The sea curled around Christina’s bare feet. The seaweed clinging to the rocks was brown slick. The barnacles tore her flesh.

“Anya, we have to go back up,” shrieked Christina. “We’ll die here! We don’t want to die, we don’t even want to catch cold!”

“Die?” said Anya, surprised.

“What did you think would happen under water?”

“I am of the sea.”

“So am I, but mostly I’m of the island. Climb, Anya, climb!”

Christina looked back at Anya to smile at her, give her courage, but she saw only what Blake had seen: a wall of black water coming to get her. The sea was a mathematician. The sea kept count. They were the island princesses, marked out for sacrifice.

“Well, I’m not coming!” Christina Romney screamed. The wave hit her as hard as a boxer, filling her face and mouth with sea water. She spat it out. Gripping Anya, dragging her up, Christina stretched for the torn metal fence. She needed another hand; she could not hold onto Anya, and to the rocks, and to her own life, all at the same time.

The next wave knocked them back, down toward the honeymooner’s ledge. Amidst the colors of darkness and storm she seemed to see a glitter of gold and silver, as if the ribbons from Dolly’s package still danced on the waves.

My hair. Silver and gold.

Anya was right after all: the sea did follow me. It does want me.

Christina sobbed. Her fingers lost their tenuous grip. Anya, who had never tried anyway, slid feet-first into the sea.

Christina tried to shout at Anya, but her mouth filled with salt water.

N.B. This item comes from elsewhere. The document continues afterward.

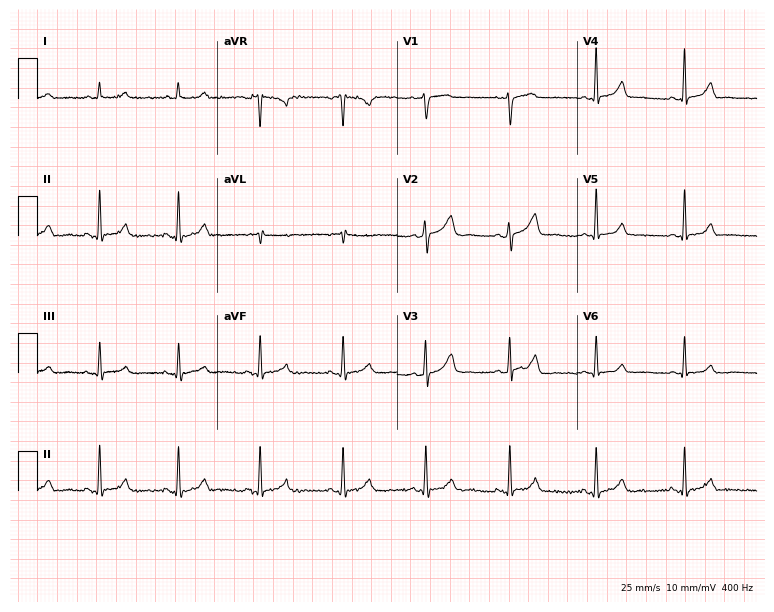
Standard 12-lead ECG recorded from a 42-year-old woman (7.3-second recording at 400 Hz). Read as a normal ECG.

“It’s no use,” said Anya, saying good-bye to the world.

“It is so!” said Christina. “Now I’m mad. Now I’ve had enough. Get up, Anya Rothrock! Don’t you fade into that water like some dumb honeymooner. Don’t you slip down like some stupid kid on a bike. Get up, Anya Rothrock!”

Rage propelled Christina forward, up over the rocks, up over the fence, into the sodden street.

The only place in town that was open all night was the laundromat.

It was warm in there.

In a lifetime of swimming, diving, and boats, Christina had never been so wet. She was wet from her skin to her bone marrow. Her tri-colored hair ran like a river. She shuddered over and over, remembering the roofs and the rocks. Where did I get the strength to do that? she thought.

In the black glass of the laundromat door she saw her reflection: a small child. A seventh-grader. Nobody impressive.

Anya held out her hands to the warmth of the tumbling dryers and whispered, “Did we win, Chrissie? Did we defeat the sea?”

Where evil is, it multiplies, Christina thought. But goodness also multiplies.

“It wasn’t the sea that was the enemy,” said Christina. “The sea is just there, Anya. It never changes.” Christina rummaged among the neat, still toasty-warm stacks of folded clothing Anya had left behind. She pulled on a pair of Anya’s jeans, turning up the cuffs several times to shorten them.

The fogged-up door of the laundromat opened.

The Shevvingtons stood there. They were wearing yellow mackinaws. They dripped their own ocean of water onto the floor.

Anya was toweling her hair dry. She looked up vaguely. “Oh, hi there,” said Anya, sounding sane, although rather forgetful. “Isn’t it awful out?”

The Shevvingtons aren’t actually murderers, Christina thought. They spill no blood, stop no hearts. Instead they cut away pride, they cut away purpose. So Val’s body, or Anya’s body, goes on — while the girl inside flickers and goes out.

Candle Cove.

I thought “candle” referred to the tide and the sea.

Perhaps it means the people who live by the edge: fragile flames struggling not to be blown out.

But I am not fragile. I was not blown out.

I saved Anya. Look at her, worrying about her hair like a normal person.

Christina had a tremendous sense of her power. Like granite she was: stone and rock. Her small body did not seem like something from the seventh grade. More like something cut from the quarries of the islands of Maine.

Christina drew herself up. She flaunted her power before the Shevvingtons. They seemed to nod, almost to bow, their yellow mackinaws bending in the middle, as if they had become her puppets. Now she, Christina, would pull the strings.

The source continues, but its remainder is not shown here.